(DATA PROVIDED Opens)

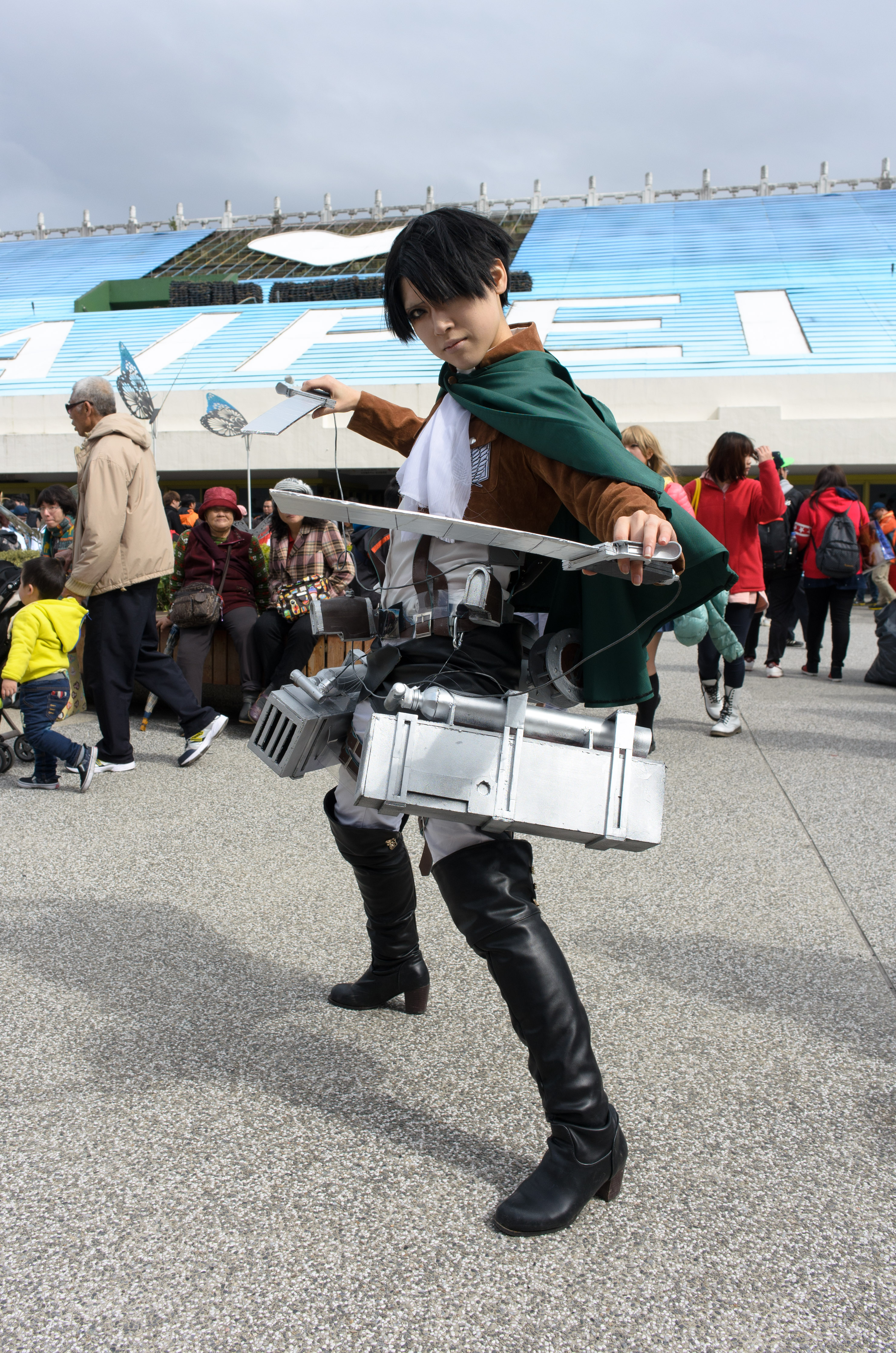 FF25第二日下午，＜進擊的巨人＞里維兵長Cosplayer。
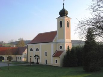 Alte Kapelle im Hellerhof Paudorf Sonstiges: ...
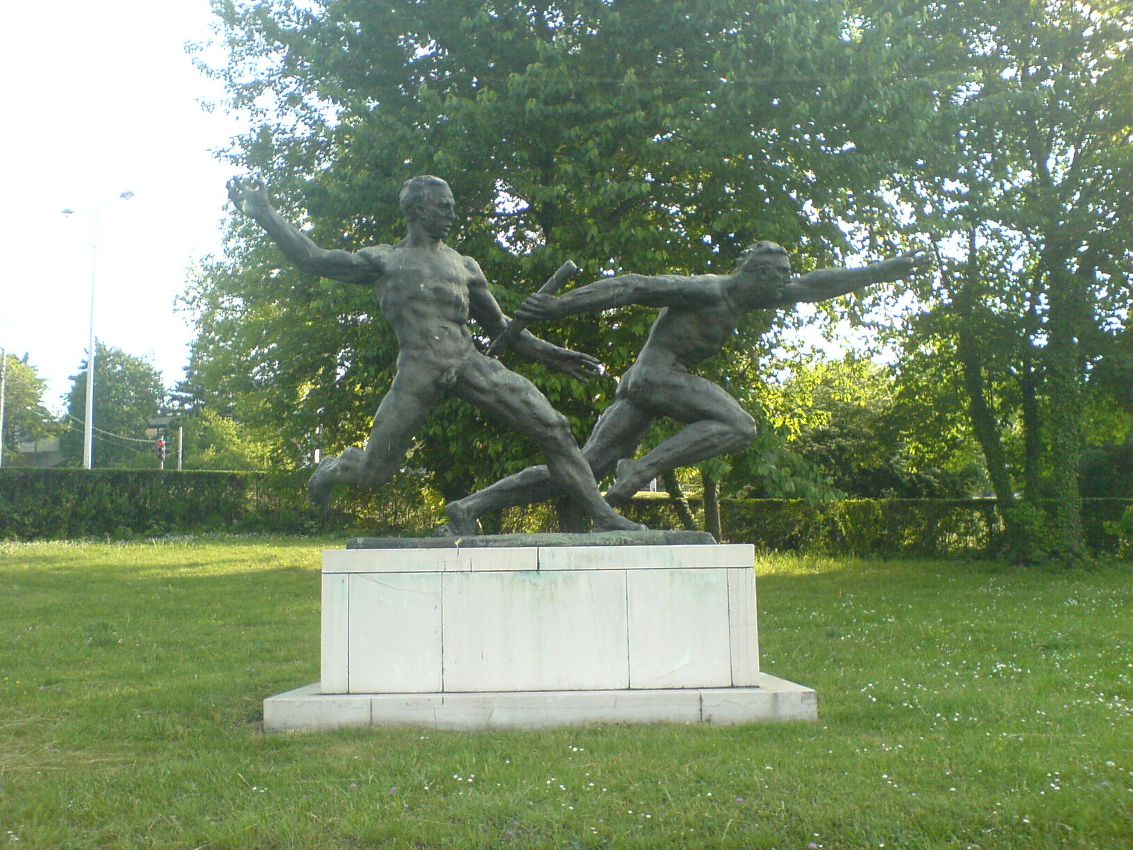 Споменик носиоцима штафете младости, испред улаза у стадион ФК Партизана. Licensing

(DATA PROVIDED Closes)

## AIM OF THE EXERCISE
The response must repeat all the lines above exactly and include no pictures.

## EXERCISE OUTPUT
 FF25第二日下午，＜進擊的巨人＞里維兵長Cosplayer。
 Alte Kapelle im Hellerhof Paudorf Sonstiges: ...
 Споменик носиоцима штафете младости, испред улаза у стадион ФК Партизана. Licensing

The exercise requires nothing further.